Question

The cross-section of a perpendicular to its length is a trapezium ABCD as shown in the figure also given that:
${\text{AM = BN;AB = 7m;CD = 5m}}$. The height of the tunnel is 2.4m. The tunnel is 40m long. Calculate the cost of painting the internal surface of the tunnel (excluding the floor) at the rate of Rs. 5 per ${m^2}$ (sq. metre).

A.Rs. 2040
B.Rs. 3040
C.Rs. 2140
D.Rs. 2240

Answer 1

Hint: We will first find the length of AM by using the given conditions and then the length AD using Pythagoras theorem. We will prove the two right angles $\vartriangle {\text{AMD}}$ and $\vartriangle {\text{BNC}}$ as congruent and find the length of all the sides of trapezium to calculate the perimeter. Next, multiply the height of the tunnel with the perimeter to find the required area.

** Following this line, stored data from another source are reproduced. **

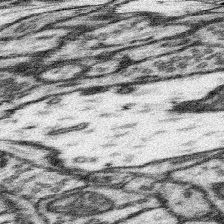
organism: Mouse
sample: Somatosensory cortex neuropil
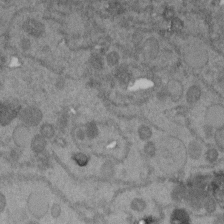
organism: C. elegans
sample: C. elegans embryo early stage
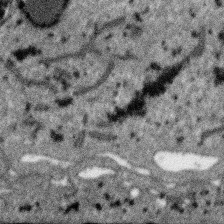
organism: Human
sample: Lung epithelial cells infected with SARS-CoV-2
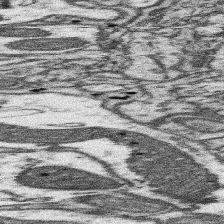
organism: Mouse
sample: Somatosensory cortex neuropil
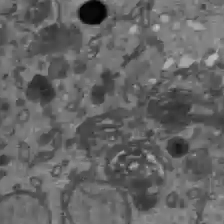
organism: C57BL Mouse
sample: Liver
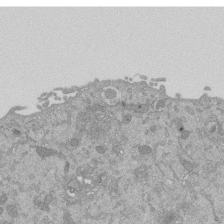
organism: Mouse
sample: ED-1 cell nuclei; centrioles
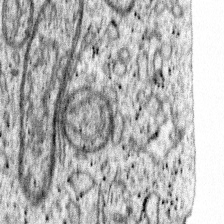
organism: Human
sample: HeLa cells
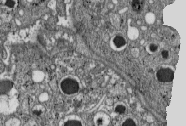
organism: C57BL Mouse
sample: Pancreatic islet
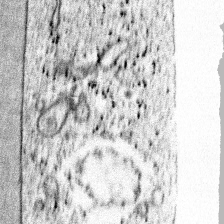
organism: Human
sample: HeLa cells
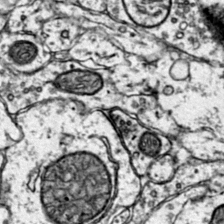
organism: Mouse
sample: Primary visual cortex
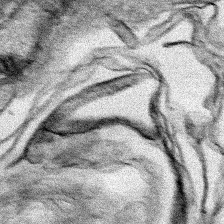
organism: Human
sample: Mitochondria in HCT116 cells
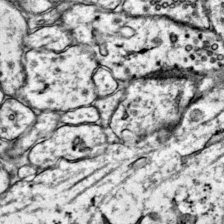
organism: Mouse
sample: Primary visual cortex
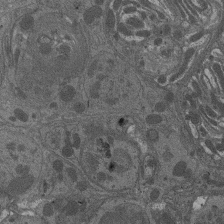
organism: Drosophila
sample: Antenna
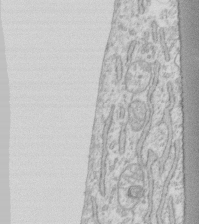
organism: Human
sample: Fibroblast cells
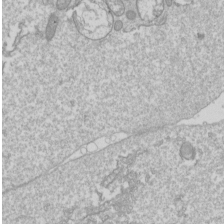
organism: Drosophila
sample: Cell division; meiosis; drosophila spermatocytes
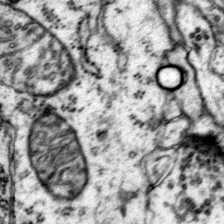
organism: Mouse
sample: Primary visual cortex
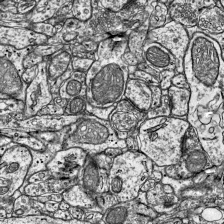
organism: Mouse
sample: Visual Cortex
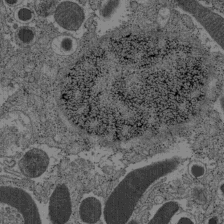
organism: C57BL Mouse
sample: Pancreatic islet
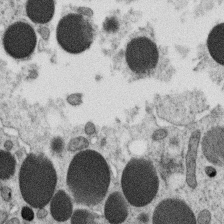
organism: C. elegans
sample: C. elegans oocyte; sperm cells
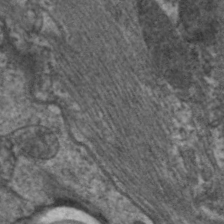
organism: C. elegans
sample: Pharynx
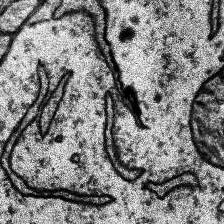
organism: Human
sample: Temporal Lobe
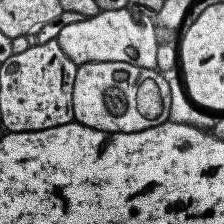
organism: Human
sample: Temporal Lobe
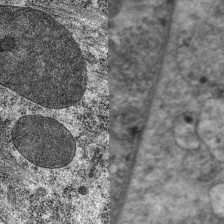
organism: C. elegans
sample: Pharynx
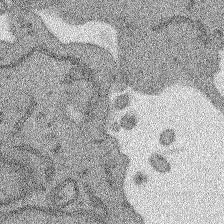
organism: Human
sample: HeLa cells
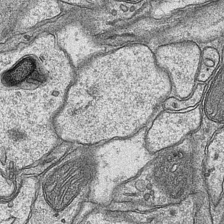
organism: Mouse
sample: CA1 Hippocampus
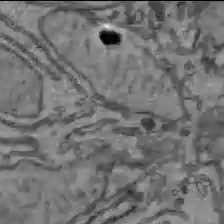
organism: C57BL Mouse
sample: Liver
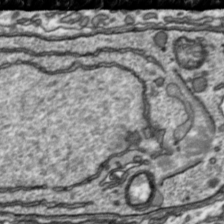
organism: Toxoplasma gondii
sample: Parasites in a vacuole inside a host cell
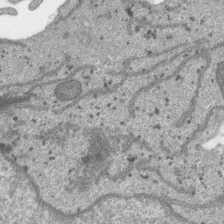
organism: Human
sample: Lung epithelial cells infected with SARS-CoV-2
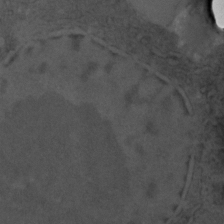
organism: C. elegans
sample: C. elegans embryo
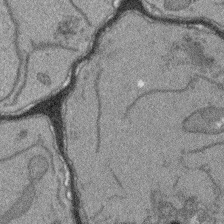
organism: Arabidopsis thaliana
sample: Root tip
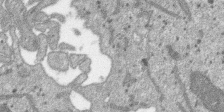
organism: Human
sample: Lung epithelial cells infected with SARS-CoV-2
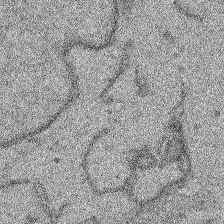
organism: Human
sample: HeLa cells
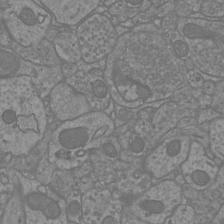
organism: Mouse
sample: Cortical neurons
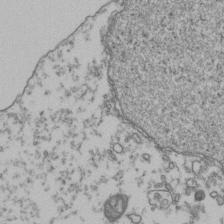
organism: Human
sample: Activated Jurkat CD4+ T cells
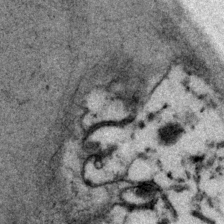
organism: P. pacificus
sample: Pharynx
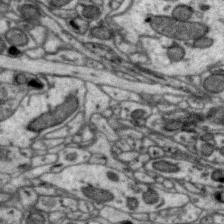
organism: Zebra finch
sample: Brain
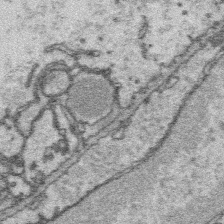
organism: Platynereis dumerilii
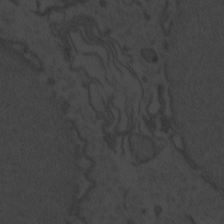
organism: Zebrafish
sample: Macrophage infected with Toxoplasma gondii
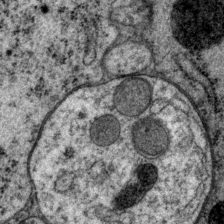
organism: P. pacificus
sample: Pharynx
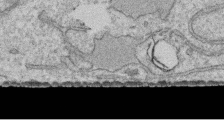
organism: Human
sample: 1205lu cells
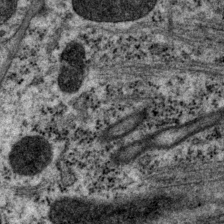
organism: P. pacificus
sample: Pharynx
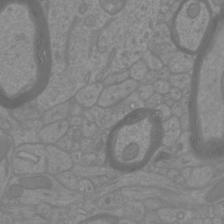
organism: Mouse
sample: Cortical neurons
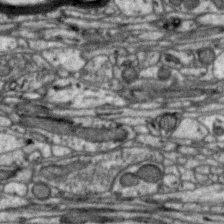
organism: Zebra finch
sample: Brain
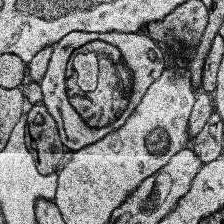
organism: Human
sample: Temporal Lobe
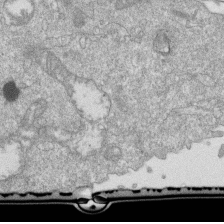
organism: Human
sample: HeLa cell HIV synapse
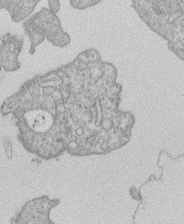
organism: Human
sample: Macrophage cells
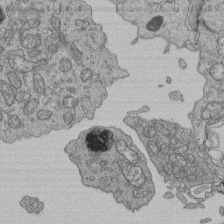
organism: Human
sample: Retinal organoid Rod and Cone cells
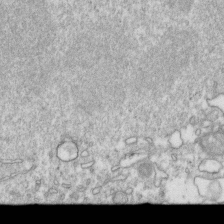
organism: Mouse
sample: Activated OT-1 CD8+ T cells
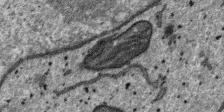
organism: Human
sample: Lung epithelial cells, uninfected (mock) control
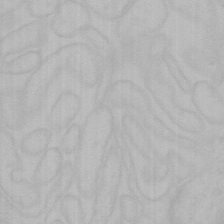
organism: Mouse
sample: Choroid plexus
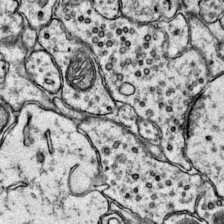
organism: Mouse
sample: Primary visual cortex
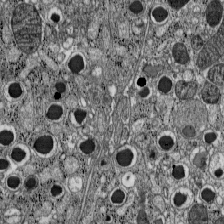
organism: C57BL Mouse
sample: Pancreatic islet
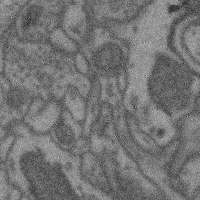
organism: Mouse
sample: Cerebral cortex
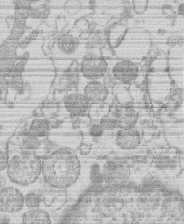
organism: Human
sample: Macrophage cells
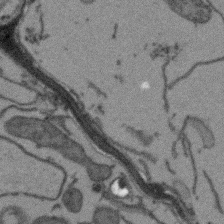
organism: Arabidopsis thaliana
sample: Root tip
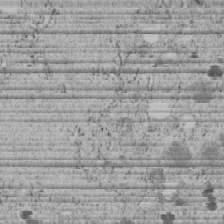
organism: C. elegans
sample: C. elegans embryo early stage
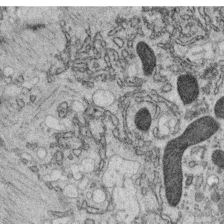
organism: C. elegans
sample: C. elegans oocyte; sperm cells
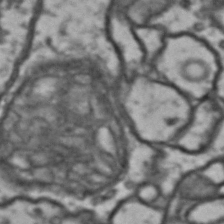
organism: Drosophila
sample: Brain
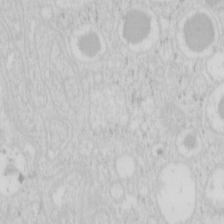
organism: Mouse
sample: Pancreas
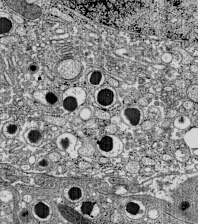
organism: C57BL Mouse
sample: Pancreatic islet
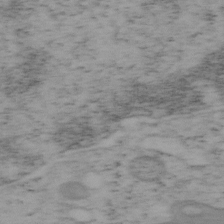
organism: Mouse
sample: OT-I killer T cells with ID8 ovarian cancer cells
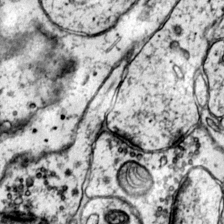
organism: Mouse
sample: Primary visual cortex
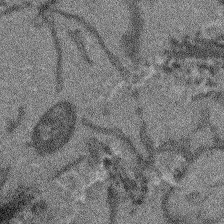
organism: Arabidopsis thaliana
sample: Root tip
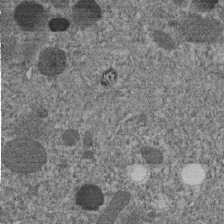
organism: C. elegans
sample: C. elegans embryo early stage
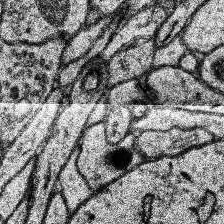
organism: Human
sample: Temporal Lobe
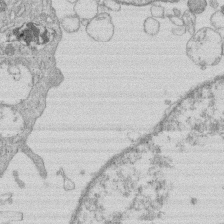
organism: Human
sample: Macrophage cells
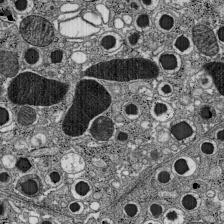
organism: C57BL Mouse
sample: Pancreatic islet
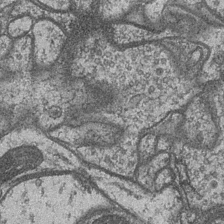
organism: Drosophila
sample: Optic medulla
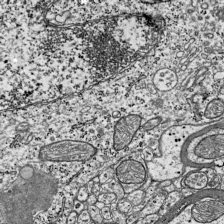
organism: Mouse
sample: Visual Cortex
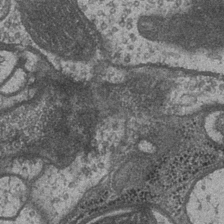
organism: Drosophila
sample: Optic medulla
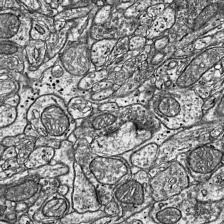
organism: Mouse
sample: Visual Cortex
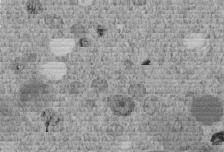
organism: C. elegans
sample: C. elegans embryo early stage
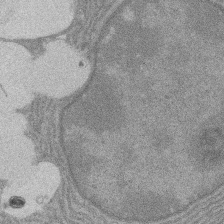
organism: Rat
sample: Salivary granule
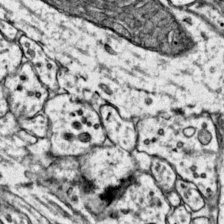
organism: Mouse
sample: Primary visual cortex
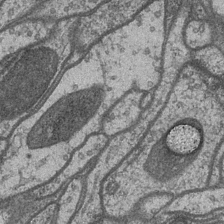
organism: Drosophila
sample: Optic medulla
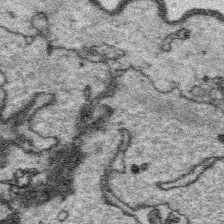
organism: Platynereis dumerilii
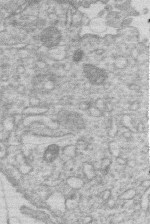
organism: Human
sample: Macrophage cells
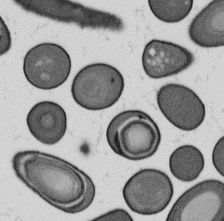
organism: B. subtilis
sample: Bacterial spore
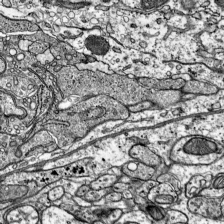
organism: Mouse
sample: Visual Cortex
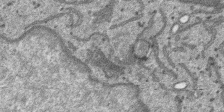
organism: Human
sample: Lung epithelial cells infected with SARS-CoV-2
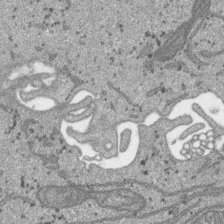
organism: Human
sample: Lung epithelial cells infected with SARS-CoV-2
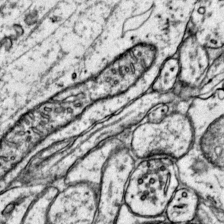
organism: Mouse
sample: Primary visual cortex
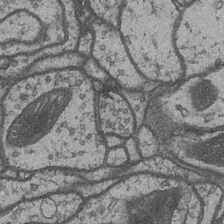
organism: Drosophila
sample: Optic medulla
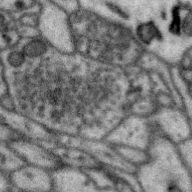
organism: Zebra finch
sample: Brain
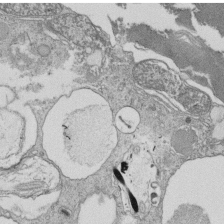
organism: Tetrahymena
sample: Cilia in tetrahymena
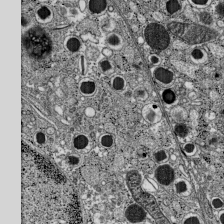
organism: C57BL Mouse
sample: Pancreatic islet
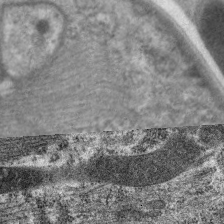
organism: C. elegans
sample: Pharynx
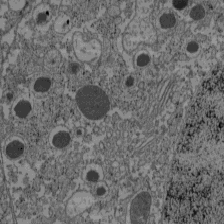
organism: C57BL Mouse
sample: Pancreatic islet
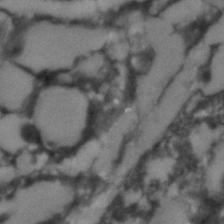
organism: C. elegans
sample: C. elegans embryo
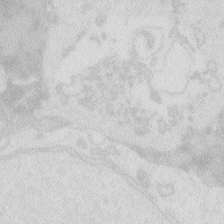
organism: Zebrafish
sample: Macrophage
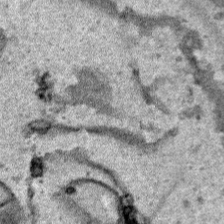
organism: Human
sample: Mitochondria in HCT116 cells
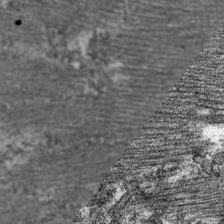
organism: C. elegans
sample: Pharynx
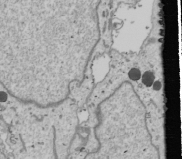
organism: Human
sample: Mitochondria in U2OS cells
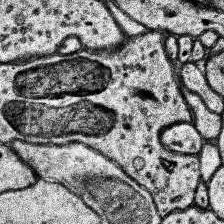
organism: Human
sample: Temporal Lobe
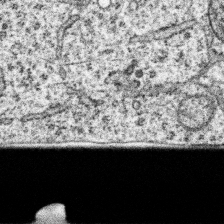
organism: Human
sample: HeLa cells
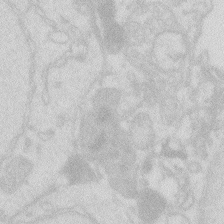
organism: Zebrafish
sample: Macrophage
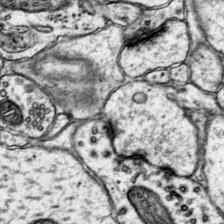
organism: Mouse
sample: Primary visual cortex
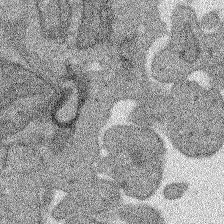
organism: Human
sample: HeLa cells
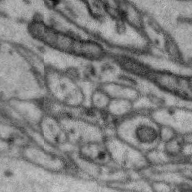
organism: Zebra finch
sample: Brain
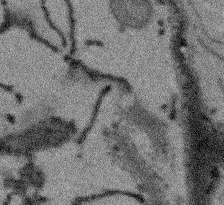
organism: Arabidopsis thaliana
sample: Root tip
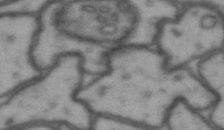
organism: Drosophila
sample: Brain
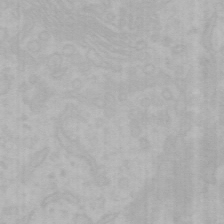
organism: Mouse
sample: Choroid plexus

Multiply the area of the tunnel to be painted with the cost of painting to find the total cost.

Complete step-by-step answer:
We are given a trapezium in which DM and CN are perpendiculars on AB.
Also, it is given that ${\text{CD}} = 5m$ and AM is equal to BN
The length of MN will also be 5m as DM and CN are perpendiculars on AB
Therefore, we have
$
  {\text{AM + BN}} = 7 - 5 \\
   \Rightarrow {\text{AM + BN = 2}} \\
 $
But, we have \[{\text{AM = BN}}\]
$
   \Rightarrow {\text{AM + AM}} = 2 \\
   \Rightarrow 2{\text{AM}} = 2 \\
   \Rightarrow {\text{AM}} = 1 \\
   \Rightarrow {\text{BN}} = 1 \\
 $
Now, we have to find the length of AD
Consider the triangle $\vartriangle AMD$, which is a right angle triangle.
In a right triangle the square of hypotenuse is equal to the sum of squares of other two sides by Pythagoras theorem.
Hence,
${\left( {{\text{AD}}} \right)^2} = {\left( {{\text{DM}}} \right)^2} + {\left( {{\text{AM}}} \right)^2}$
On substituting the values of DM which is given as 2.4m and the length of AM is calculated as 1m
Therefore,
$
  {\left( {{\text{AD}}} \right)^2} = {\left( {{\text{2}}{\text{.4}}} \right)^2} + {\left( 1 \right)^2} \\
   \Rightarrow {\left( {{\text{AD}}} \right)^2} = 5.76 + 1 \\
   \Rightarrow {\left( {{\text{AD}}} \right)^2} = 6.76 \\
   \Rightarrow {\text{AD}} = 2.6m \\
$
Now, $\vartriangle {\text{AMD}} \cong \vartriangle {\text{BNC}}$
As \[\angle {\text{AMD = }}\angle {\text{BNC = 9}}{{\text{0}}^ \circ }\]
\[{\text{AM = BN}}\] is given
And ${\text{DM = CN}}$as they are distances between two parallel lines.
Then, by Side-angle-side rule, $\vartriangle {\text{AMD}} \cong \vartriangle {\text{BNC}}$
Therefore, ${\text{AD = BC = 2}}{\text{.6m}}$
Now, we will calculate the perimeter of the square
As we know that the perimeter of a trapezium is the sum of all the sides of trapezium
Therefore, the perimeter is
 $
  {\text{AB + BC + CD + DA = }}\left( {{\text{7 + 2}}{\text{.6 + 5 + 2}}{\text{.6}}} \right)m \\
   = 17.2m \\
$
We are given that the height is 2.4m
The internal area of the tunnel will be perimeter multiplied by its length which is 40m long.
Also, we have to exclude the area of the floor whose length is 7m and breadth will be 40m
Hence, the required area of painting is,
$
   = 17.2\left( {40} \right) - 40\left( 7 \right) \\
   = 688 - 280 \\
   = 408{m^2} \\
$
We are given that the cost of painting is Rs. 5 per ${m^2}$, therefore to find the total cost, multiply the total area by 5
Hence, the total cost is,
$408\left( 5 \right) = Rs.2040$
Thus, option A is correct.

Note: Trapezium is quadrilateral with a pair of parallel sides known as bases of trapezium and it has a pair of non-parallel sides called legs. Here, the length of non-parallel sides are equal, therefore, it is also known as isosceles trapezium.